At that moment a steel shutter slammed down behind them and gas started to pour into the chamber.

'I'll tell you about it later,' choked Zaphod as all three passed out.

Chapter 21

On the surface of Magrathea Arthur wandered about moodily.

Ford had thoughtfully left him his copy of The Hitchhiker’s Guide to the Galaxy to while away the time with. He pushed a few buttons at random.

The Hitchhiker’s Guide to the Galaxy is a very unevenly edited book and contains many passages that simply seemed to its editors like a good idea at the time.

One of these (the one Arthur now came across) supposedly relates the experiences of one Veet Voojagig, a quiet young student at the University of Maximegalon, who pursued a brilliant academic career studying ancient philology, transformational ethics and the wave harmonic theory of historical perception, and then, after a night of drinking Pan Galactic Gargle Blasters with Zaphod Beeblebrox, became increasingly obsessed with the problem of what had happened to all the biros he'd bought over the past few years.

There followed a long period of painstaking research during which he visited all the major centres of biro loss throughout the galaxy and eventually came up with a quaint little theory which quite caught the public imagination at the time. Somewhere in the cosmos, he said, along with all the planets inhabited by humanoids, reptiloids, fishoids, walking treeoids and superintelligent shades of the colour blue, there was also a planet entirely given over to biro life forms. And it was to this planet that unattended biros would make their way, slipping away quietly through wormholes in space to a world where they knew they could enjoy a uniquely biroid lifestyle, responding to highly biro-oriented stimuli, and generally leading the biro equivalent of the good life.

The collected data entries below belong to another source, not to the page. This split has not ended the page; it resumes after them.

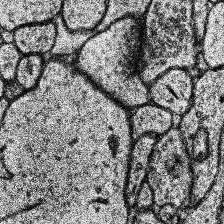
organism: Human
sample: Temporal Lobe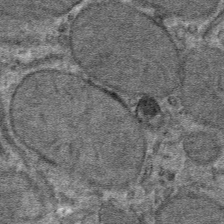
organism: Mouse
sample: Mouse hepatocytes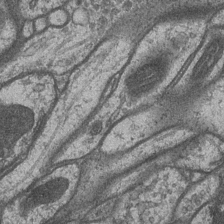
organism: Drosophila
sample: Optic medulla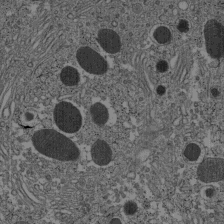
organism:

And as theories go this was all very fine and pleasant until Veet Voojagig suddenly claimed to have found this planet, and to have worked there for a while driving a limousine for a family of cheap green retractables, whereupon he was taken away, locked up, wrote a book, and was finally sent into tax exile, which is the usual fate reserved for those who are determined to make a fool of themselves in public.

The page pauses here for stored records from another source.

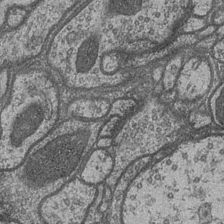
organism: Drosophila
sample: Optic medulla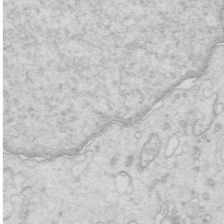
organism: Mouse
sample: Multiciliated cells

When one day an expedition was sent to the spatial coordinates that Voojagig had claimed for this planet they discovered only a small asteroid inhabited by a solitary old man who claimed repeatedly that nothing was true, though he was later discovered to be lying.

There did, however, remain the question of both the mysterious 60,000 Altairan dollars paid yearly into his Brantisvogan bank account, and of course Zaphod Beeblebrox's highly profitable second-hand biro business.